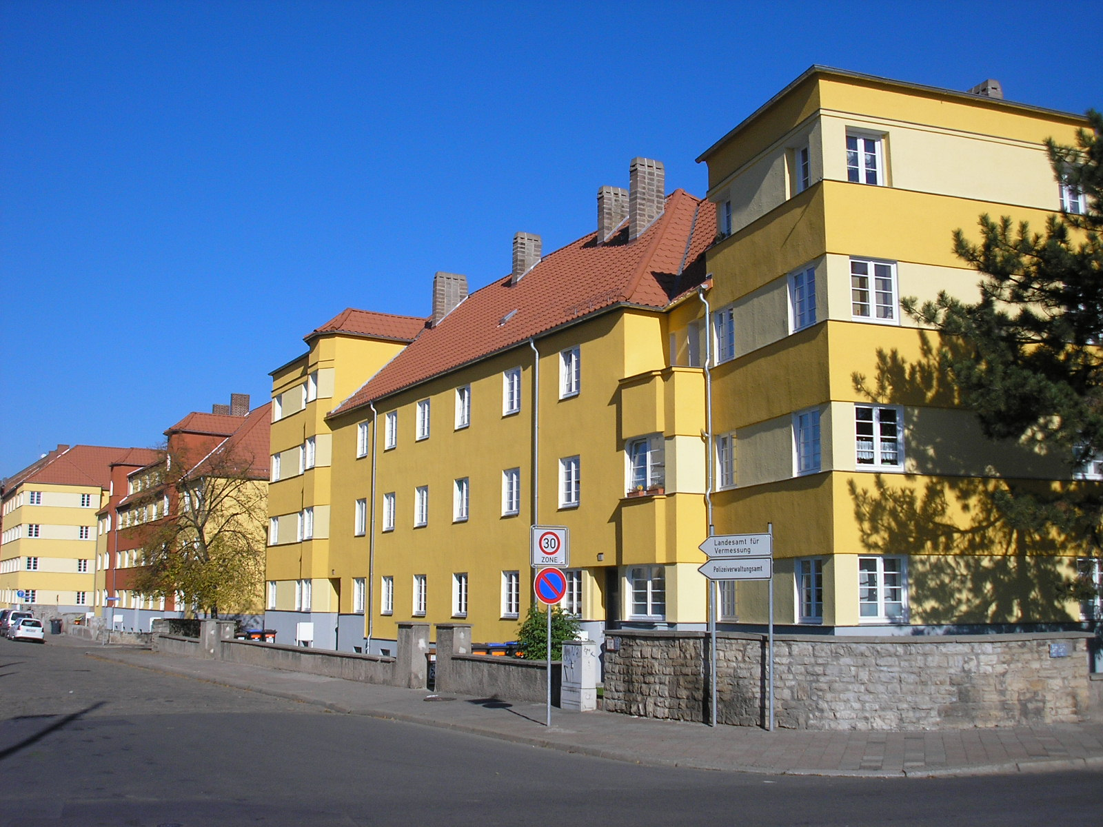 Die Bauhaus-Siedlung an der Hohenwindenstraße in Erfurt.
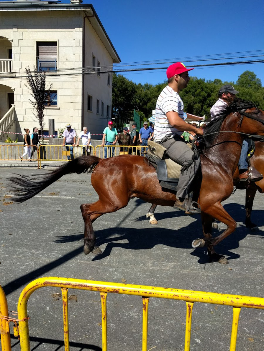 Festa dos Cabalos en Teixeiro, Curtis (Galiza).
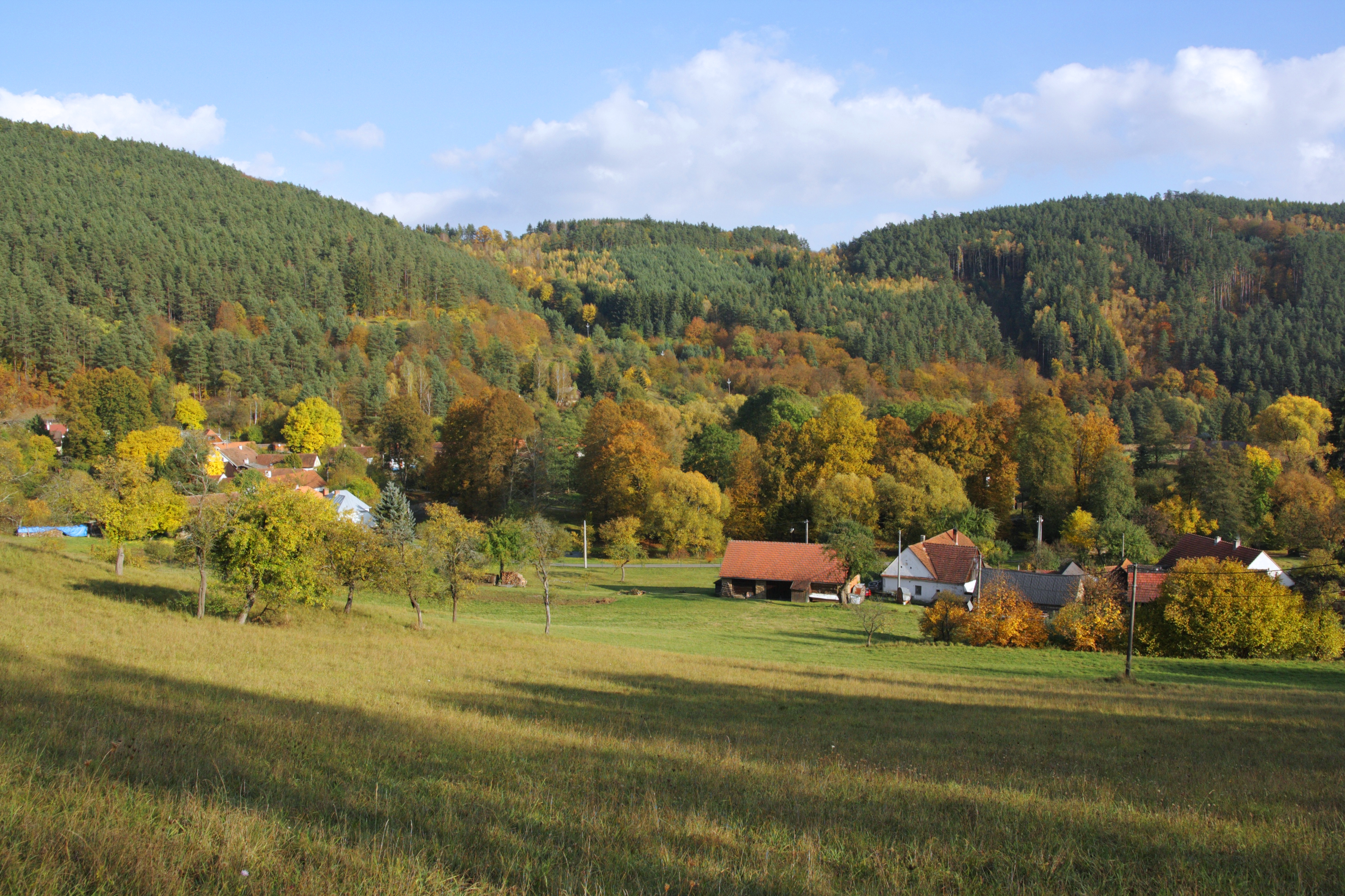 Skryje (okres Brno-venkov) - střed obce, pohled od západu

* [Task to complete]: Could you reproduce the listing above exactly and drop every picture?

* [Exercise response]:
 Die Bauhaus-Siedlung an der Hohenwindenstraße in Erfurt.
 Festa dos Cabalos en Teixeiro, Curtis (Galiza).
 Skryje (okres Brno-venkov) - střed obce, pohled od západu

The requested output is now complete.